Jack finally stopped patting Lori. Maybe his arm was tired. “You here for the big guy?” He nodded at Milo’s closed door. “Your old man is seeing another woman.”
“Who?” I asked.
He shrugged. “Lori and I didn’t recognize her. Whoever it is told us she’d been in here Monday talking to Dodge. She’s kind of a dish. You sure you can trust him?”
“After sixteen years?” I paused, thinking of my reaction to his call from Jeannie Clay Hobbs. “Yes. I think I know who his visitor is. How long has the door been closed?”
Jack looked at Lori, who’d composed herself. “Twenty minutes?” she said. “She got here quite a while before Mom called about Grandma.”
I considered how long Ren could natter. The picture could wait, I supposed. On the other hand, if Vida was back at the office, I preferred to stall. “Say,” I finally said, “do either of you know what’s happening with Bill and Tanya? We old folks are out of the loop, especially since your boss doesn’t like his staff bringing their personal lives to work.”

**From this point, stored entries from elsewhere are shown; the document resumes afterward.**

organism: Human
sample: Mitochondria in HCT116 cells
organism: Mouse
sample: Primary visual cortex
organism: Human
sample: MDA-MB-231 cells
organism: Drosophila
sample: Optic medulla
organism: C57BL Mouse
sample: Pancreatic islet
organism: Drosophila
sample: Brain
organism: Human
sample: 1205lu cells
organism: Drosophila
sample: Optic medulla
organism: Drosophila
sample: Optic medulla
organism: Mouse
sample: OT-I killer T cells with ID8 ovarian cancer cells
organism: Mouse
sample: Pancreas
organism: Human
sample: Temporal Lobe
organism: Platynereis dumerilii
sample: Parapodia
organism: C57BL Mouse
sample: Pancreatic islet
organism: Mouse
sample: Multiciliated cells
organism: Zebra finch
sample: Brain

Jack shrugged. “That doesn’t bother me. I don’t have a personal life. I’m married to Nina.”
“Jack…” I began, but saw Milo’s door open. Ren was in front of him and he looked as if he wanted to kick her rear end all the way to Front Street. To expedite her departure, I dove behind Jack so Ren couldn’t see me. She walked by the three of us without a glance. Lab results or not, I still wondered if she was on drugs.
“Well?” the sheriff called to me after his visitor was out the door. “What now?”

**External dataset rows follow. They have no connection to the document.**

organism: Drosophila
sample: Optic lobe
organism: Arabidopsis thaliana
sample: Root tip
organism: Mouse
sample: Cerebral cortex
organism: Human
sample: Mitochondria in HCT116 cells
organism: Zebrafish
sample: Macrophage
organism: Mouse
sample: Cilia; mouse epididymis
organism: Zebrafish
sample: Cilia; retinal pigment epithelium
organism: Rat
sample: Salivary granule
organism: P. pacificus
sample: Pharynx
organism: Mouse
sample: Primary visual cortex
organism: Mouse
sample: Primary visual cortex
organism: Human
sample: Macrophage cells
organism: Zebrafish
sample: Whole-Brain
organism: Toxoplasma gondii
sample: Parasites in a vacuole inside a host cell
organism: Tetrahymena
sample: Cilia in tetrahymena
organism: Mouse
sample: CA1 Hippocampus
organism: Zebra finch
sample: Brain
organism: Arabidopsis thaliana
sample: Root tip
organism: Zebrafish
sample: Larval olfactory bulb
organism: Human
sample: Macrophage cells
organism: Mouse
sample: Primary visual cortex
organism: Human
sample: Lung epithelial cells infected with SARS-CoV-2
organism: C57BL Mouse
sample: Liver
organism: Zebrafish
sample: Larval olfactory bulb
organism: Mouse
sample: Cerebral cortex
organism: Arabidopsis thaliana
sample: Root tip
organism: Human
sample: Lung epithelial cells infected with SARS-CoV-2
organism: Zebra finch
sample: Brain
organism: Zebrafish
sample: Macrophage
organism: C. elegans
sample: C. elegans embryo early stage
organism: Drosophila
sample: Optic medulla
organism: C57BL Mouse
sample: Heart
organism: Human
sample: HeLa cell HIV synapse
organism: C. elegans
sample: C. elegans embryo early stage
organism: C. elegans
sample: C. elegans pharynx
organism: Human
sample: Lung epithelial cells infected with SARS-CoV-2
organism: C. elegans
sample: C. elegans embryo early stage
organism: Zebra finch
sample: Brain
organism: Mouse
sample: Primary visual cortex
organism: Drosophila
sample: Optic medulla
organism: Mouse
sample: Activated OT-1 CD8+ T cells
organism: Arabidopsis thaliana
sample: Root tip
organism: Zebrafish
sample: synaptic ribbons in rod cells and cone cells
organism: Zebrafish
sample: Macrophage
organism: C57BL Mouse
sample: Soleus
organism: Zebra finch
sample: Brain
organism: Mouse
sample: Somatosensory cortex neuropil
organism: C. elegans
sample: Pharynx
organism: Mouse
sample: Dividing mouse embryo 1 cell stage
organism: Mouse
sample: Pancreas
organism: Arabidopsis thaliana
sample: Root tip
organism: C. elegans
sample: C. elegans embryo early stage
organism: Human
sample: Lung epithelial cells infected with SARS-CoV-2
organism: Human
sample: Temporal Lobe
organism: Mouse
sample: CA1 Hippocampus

“Gosh,” I said, “I’ve got a question for you.”
“No shit,” the love of my life growled. “Let me grab a coffee refill.”
“I get it,” Jack said under his breath when Milo disappeared. “It was his charm that won you over.”
“Right,” I muttered. “Along with his sunny disposition.” Seeing the sheriff enter the open area behind the curving front counter, I headed for his office and sat down.
Milo returned with a mug of the swill known as coffee in the Skykomish County sheriff’s headquarters. I’d never figured out what it would be known as in other parts of the civilized world. Maybe Tricia couldn’t make good coffee. What really bothered me was that my husband didn’t seem to notice the difference between decent brew and dreck.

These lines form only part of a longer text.